Pongamos que esto nunca sucedió, que es una invención, que los personajes que aparecen en este relato nunca existieron y que cualquier parecido con la realidad es pura coincidencia. Digamos que es un cuento. Imaginemos un lugar recóndito de los Estados Unidos de América donde las temperaturas aquellos días previos a la Navidad oscilaban entre […]
Pongamos que esto nunca sucedió, que es una invención, que los personajes que aparecen en este relato nunca existieron y que cualquier parecido con la realidad es pura coincidencia. Digamos que es un cuento. Imaginemos un lugar recóndito de los Estados Unidos de América donde las temperaturas aquellos días previos a la Navidad oscilaban entre los 17 grados bajo cero y los menos 23, que con viento se sentían como menos 55. Raro era el espacio que no estaba cubierto por varios pies de nieve, la brisa más tímida se sentía en la cara como navajazos y la narices eran un fluir constante de mocos transparentes que se congelaban sobre el bigote como estalactitas. Podría ser en Dakota del Norte aquella vez que por poco se acaba el mundo.
El Sr. I trataba de regresar a Boston con sus hijos, S y E, después de haber cubierto como periodista unas protestas de tribus indígenas contra un oleoducto. Los nativos de la nación sioux habían conseguido que otros pueblos indígenas del continente y el resto del planeta acudieran a su llamada para combatir pacíficamente a la serpierte negra de la profecía de Caballo Loco. Los pueblos originarios habían conseguido detener el avance de la culebra tóxica que ponían en peligro el agua de la región y, por extensión, la vida en la Tierra.
El Sr. I había tenido experiencias extraordinarias en los campamentos de Standing Rock, donde había visto cómo personas de todas las razas, edades y procedencias hacían frente con humildad, solidaridad y plegarias a las adversidades de las temperaturas extremas en la pradera helada y a las agresiones de las compañías del petróleo, que estaban a punto de destrozar el planeta definitivamente.
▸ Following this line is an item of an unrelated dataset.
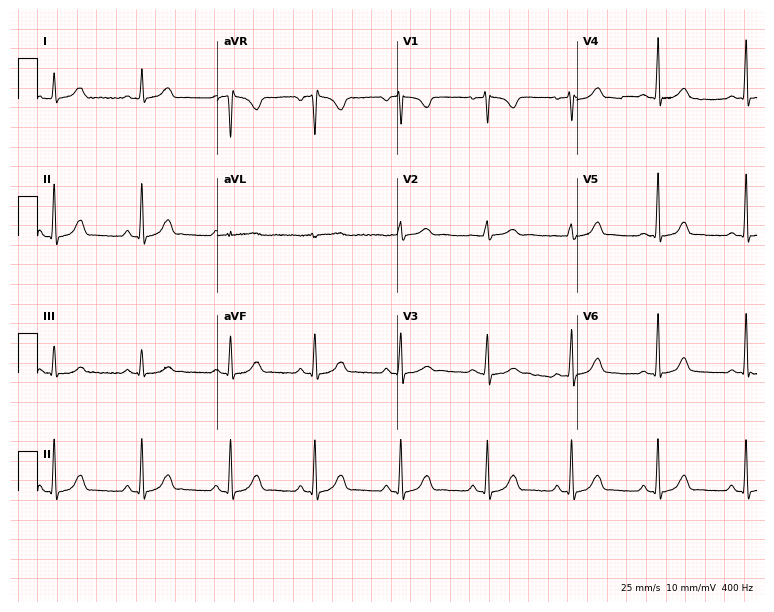
12-lead ECG from a 22-year-old woman (7.3-second recording at 400 Hz). Recorded interpretation: within normal limits.

El Sr. I se había enamorado de esa nueva sociedad naciente que recuperaba los valores ancentrales de los seres humanos que sabían vivir en armonía con la naturaleza. El Sr. I se había enamorado muchas veces aquellos días de frío y ayuda mutua, de sacrificio y esperanza.
Pero ahora el Sr. I trataba de llegar a Massachusetts antes de Navidad y solo encontraba obstáculos en su camino. El Sr. N y la Sra. L lo habían ayudado a llegar desde el casino Los Caballeros de la Pradera, de la reserva sioux, hasta el aeropuerto de Bismarck, y la Sra. A lo llevó del aeropuerto a la estación de autobuses, donde comprobó que se habían cancelado los viajes a Fargo, desde dónde salía su vuelo hacia Boston, pasando por Chicago, hasta nuevo aviso.
La Sra. A, antes de continuar su marcha camino de Texas y después de compartir historias e inquietudes, llevó al Sr. I hasta un motel barato.
Al Sr. I le quedaban 33 dólares en el bolsillo y su tarjeta de débito, la única que tenía, estaba en números negativos.
En el grupo de Facebook Standing Rock Rideshare, la Sra. H le comunicó al Sr. I que su marido, el Sr. M, viajaría en su propio vehículo ese día de Bismarck a Fargo.
Por mensajes de texto, el Sr. M le comunicó al Sr. I que llegaría al motel en 20 minutos. Dos horas después, el Sr. I seguía esperando en el vestíbulo del motel.
El Sr. I estaba intranquilo con la larga espera y se preocupó todavía más cuando descubrió que el Sr. M no era uno de los solidarios protectores del agua de Standing Rock, sino que parecía un buscavidas que viajaba de un extremo a otro de EEUU con dudosas intenciones.
El Sr. M llegó al motel, donde lo esperaba el Sr. I, en un Chevrolet Impala de 1996 destartalado, blanco pero con varias partes improvisadas de la carrocería marrón.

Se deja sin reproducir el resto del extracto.